Nasza Loteria SR - pasek na kartach artykułów

Zbigniew Nęcek obchodzi jubileusz. Zdradza nam kilka swoich tajemnic

Piotr Szpak
Zbigniew Nęcek chce by jego podopieczna LI Qian wystąpiła w Igrzyskach Olimpijskich w Rio de Janeiro.
Zbigniew Nęcek chce by jego podopieczna LI Qian wystąpiła w Igrzyskach Olimpijskich w Rio de Janeiro. archiwum trenera
Trener tenisistek stołowych Zamku Tarnobrzeg Zbigniew Nęcek chce by Li Qian wystartowała za cztery lata w Igrzyskach Olimpijskich w Rio de Janeiro.

Prezentacja na Zamku

Prezentacja na Zamku

Jutro o godzinie 18 w tarnobrzeskim Zamku Dzikowskim rozpocznie się prezentacja nowej drużyny tenisistek stołowych Zamku Tarnobrzeg, w której wezmą udział między innymi dwie nowe zawodniczki: Chinka Wang Yixiao oraz Ukrainka Margarita Piesotska. Ma się też pojawić Li Qian, choć nie jest to przesądzone, bo nie uczestniczyła w dzisiejszym spotkaniu z olimpijczykami w Urzędzie Marszałkowskim.

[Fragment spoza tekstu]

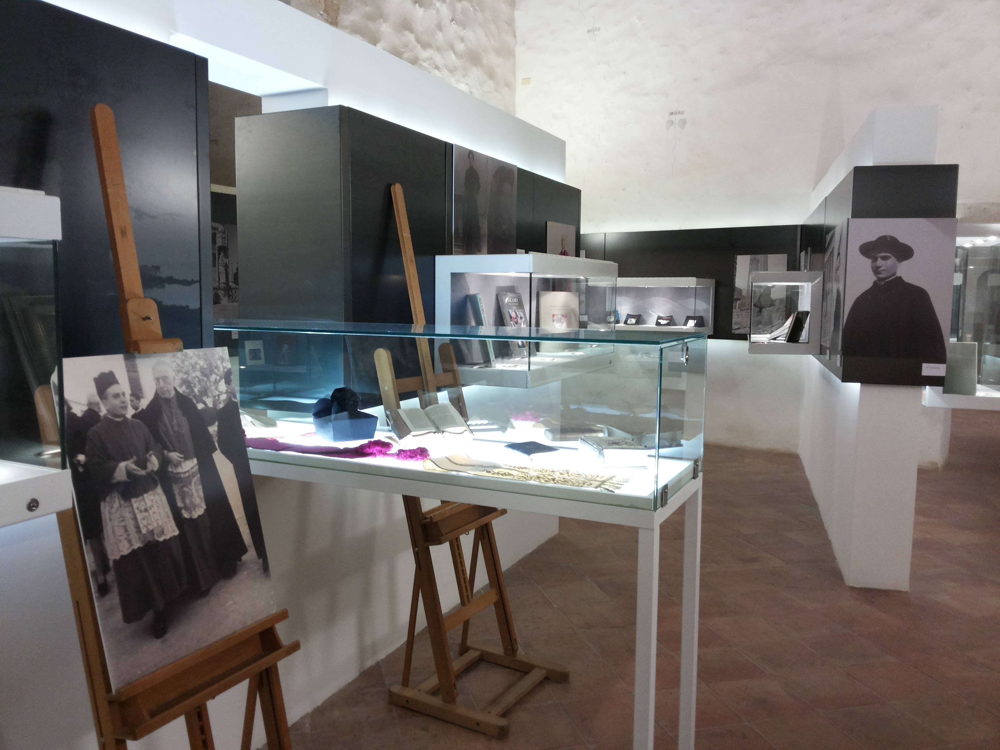 Mostra al Castello dei Conti di Modica di Alcamo sulle opere del Mons. Vincenzo Regina (dicembre 2015)

Szkoleniowiec tenisistek stołowych Zamku Tarnobrzeg obchodzi 25-lecie pracy z naszym zespołem. Zgodził się odpowiedzieć na kilka pytań, które do tej pory były jego mniejszą lub większą tajemnicą.

- Minęło ćwierć wieku, w czasie, których zdobyłeś z drużyną 21 złotych medali, ale pewnie trudnych chwil nie brakowało?- Najbardziej dramatycznie wspominam moment wycofania się warszawskiej firmy CIECH ze sponsoringu. Po zdobyciu kolejnego mistrzostwa mieliśmy zapewnienia ze strony władz tej firmy o kontynuowaniu współpracy w kolejnym sezonie. Rozjechaliśmy się na urlopy, ale w tym czasie nastąpiła zmiana układu politycznego w Polsce. Z dnia na dzień wymieniono szefów tej firmy a my w tej samej chwili w przeddzień nowego sezonu zostaliśmy bez pieniędzy na nasze funkcjonowanie.

To mógł być koniec drużyny, ale na szczęście udało nam się jakimś cudem przetrwać. Nawet zdobyliśmy kolejny tytuł mistrzowski. Ale było koszmarnie. Byliśmy bliscy upadku.
- Przez ten czas barwy tarnobrzeskiego klubu reprezentowało wiele znanych zawodniczek. Z którymi z nich najlepiej Ci się pracowało?- Bardzo dobrze wspominam lata pracy z pierwszą chińską zawodniczką w naszych barwach, Li Yue Ling z Nanningu. Yue była nie tylko bardzo dobrą zawodniczką, ale też była sympatyczna i profesjonalna.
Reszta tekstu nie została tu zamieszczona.